In the given wave function, $\psi = \frac{1}{81} (\frac{2}{\pi})^{\frac{1}{2}} (\frac{1}{a_0})^{\frac{3}{2}} (6 - \frac{r}{a_0} - \frac{r^2}{a_0^2}) e^{-\frac{r}{3a_0}} \cos \theta$

Identify the correct choice(s).

• A. The given orbital is $3p_z$.
• B. The given orbital is $3d_{z^2}$.
• C. The nodal surface is at a radical distance of $6a_0$ from the nucleus.
• D. The number of angular nodes in the given orbital are 2.

Answer 1

Answer: (C)

The nodal surface is at a radical distance of $6a_0$ from the nucleus.

Answer 2

Solution:

The given wave function is

$$\psi = \frac{1}{81}\left(\frac{2}{\pi}\right)^{1/2}\left(\frac{1}{a_0}\right)^{3/2}\left(6 - \frac{r}{a_0} - \frac{r^2}{a_0^2}\right)e^{-\frac{r}{3a_0}}\cos\theta.$$

1. Angular Part:
   The factor $\cos\theta$ is the angular part. For hydrogen-like orbitals, $\cos\theta$ corresponds to the spherical harmonic $Y_1^0(\theta,\phi)$ which represents a $p_z$ orbital (with $l=1$). In contrast, a $3d_{z^2}$ orbital would have an angular part proportional to $(3\cos^2\theta - 1)$.

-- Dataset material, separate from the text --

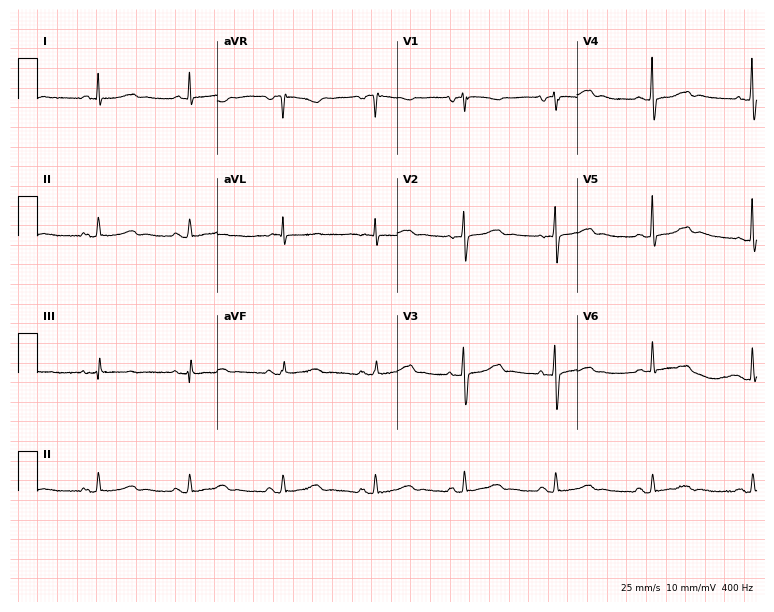
12-lead ECG from a woman, 72 years old. Recorded interpretation: within normal limits.

2. Radial Part and Radial Node:
   The radial part is given by

$$R(r) \propto \left(6 - \frac{r}{a_0} - \frac{r^2}{a_0^2}\right)e^{-\frac{r}{3a_0}}.$$

Setting the polynomial equal to zero to find the radial node:

$$6 - \frac{r}{a_0} - \frac{r^2}{a_0^2} = 0.$$

Multiply by $a_0^2$:

$$r^2 + r\,a_0 - 6a_0^2 = 0.$$

Let $x = \frac{r}{a_0}$; then

$$x^2 + x - 6 = 0.$$

Solving, we get:

$$x = \frac{-1 \pm \sqrt{1+24}}{2} = \frac{-1 \pm 5}{2}.$$

The positive root is:

$$x = 2 \quad\Rightarrow\quad r = 2a_0.$$

So the radial node is at $2a_0$ and not at $6a_0$.

3. Angular Nodes:
   Since $\cos\theta$ vanishes at $\theta = \pi/2$, there is 1 angular node. (For $l=1$ there is exactly one angular node.)